Beware of Saturated Fats
It is important that you limit the amount of saturated and trans fats you consume from your food. These spike cholesterol levels in the body thus, increasing the risk of coronary artery disease. So avoid or limit consumption of food such as red meat, dairy products and palm oil. These are rich in saturated fatty acids. To avoid trans fats, eat less of fast foods, bakery products, snacks, crackers, and margarines. Go for foods rich in healthy fats such as polyunsaturated and monounsaturated fats.
Eat Less Salt
Sodium is good for the body, but in petty amounts. High salt intake means high blood pressure, which eventually points out to heart conditions. When sodium starts accumulating in the blood, it attracts water which in turn, increases the blood volume. Now to keep this blood circulating through the blood vessels, the heart has to work harder thus, causing high blood pressure. The recommended amount of sodium in the food per day must be less than 2300 milligrams.
Take the Right Medication
In most cases, heart diseases are also related to the use of drugs. So, it is important that you take medicines as prescribed by the doctors, or get them altered if necessary.
Moderate Alcohol
Drinking alcohol damages the body. In fact, some studies show that moderate consumption of red wine provides certain benefits to the heart. However, alcohol does not benefit the liver, which is responsible for filtering blood. The habit of drinking is similar to walking on thin ice. It is not difficult for anyone to step out of their limit. Alcohol is used and present in our society at almost every occasion.

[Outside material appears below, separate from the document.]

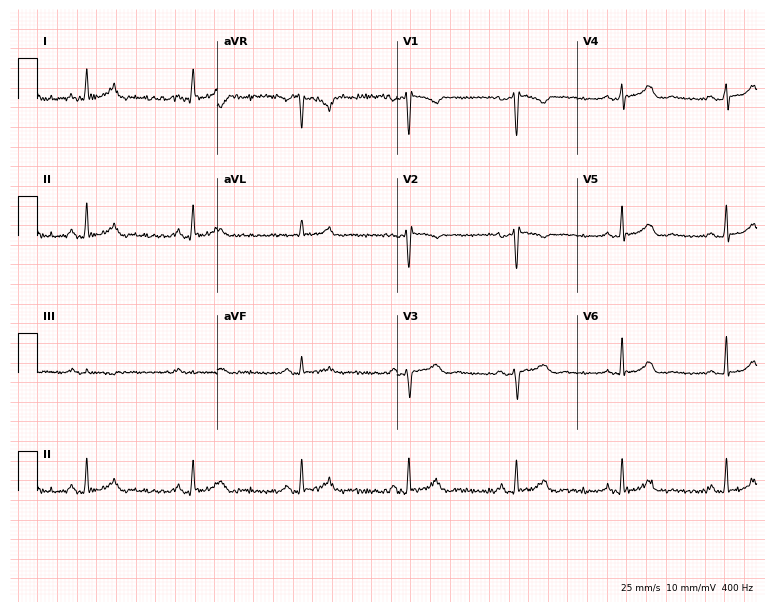
Electrocardiogram (7.3-second recording at 400 Hz), a 52-year-old female patient. Of the six screened findings (first-degree AV block, right bundle branch block, left bundle branch block, sinus bradycardia, atrial fibrillation, sinus tachycardia), none is recorded.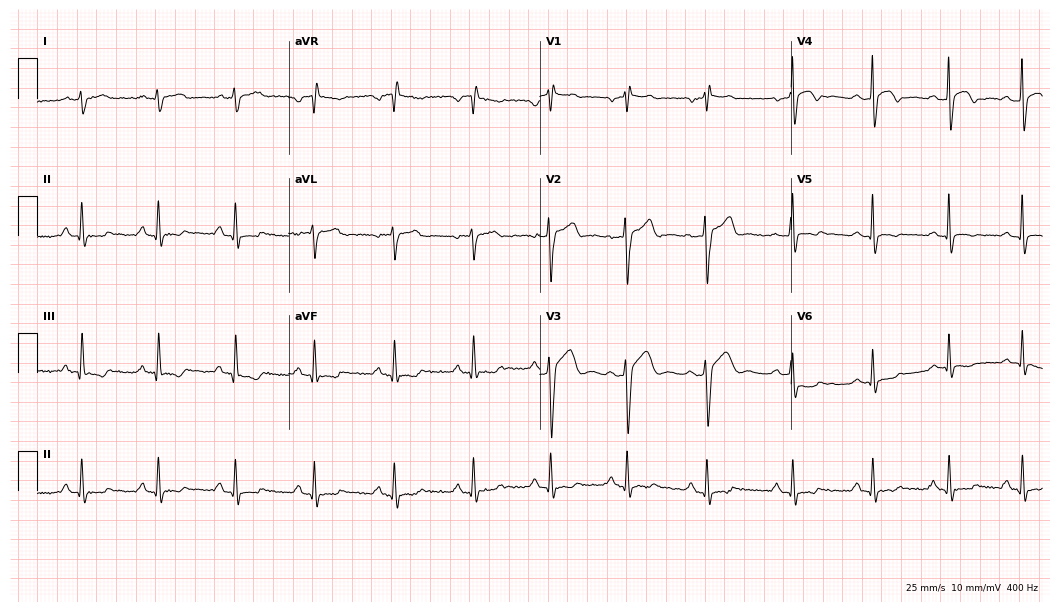
12-lead ECG from a man, 27 years old. Screened for six findings — first-degree AV block, right bundle branch block, left bundle branch block, sinus bradycardia, atrial fibrillation, sinus tachycardia — none is recorded. Only these six findings were labelled.

So make sure you stick to a light drink or you don't drink at all.
Manage Stress
Stress has also been known to be one of the common culprits of heart problems. Any stressful situation elevates blood pressure and this response takes its toll on the heart. So, keep yourself relaxed by practicing meditation, yoga, and other relaxation techniques.
To conclude, make a note of the above methods, and keep them handy in case you find it difficult to recall them. Take care!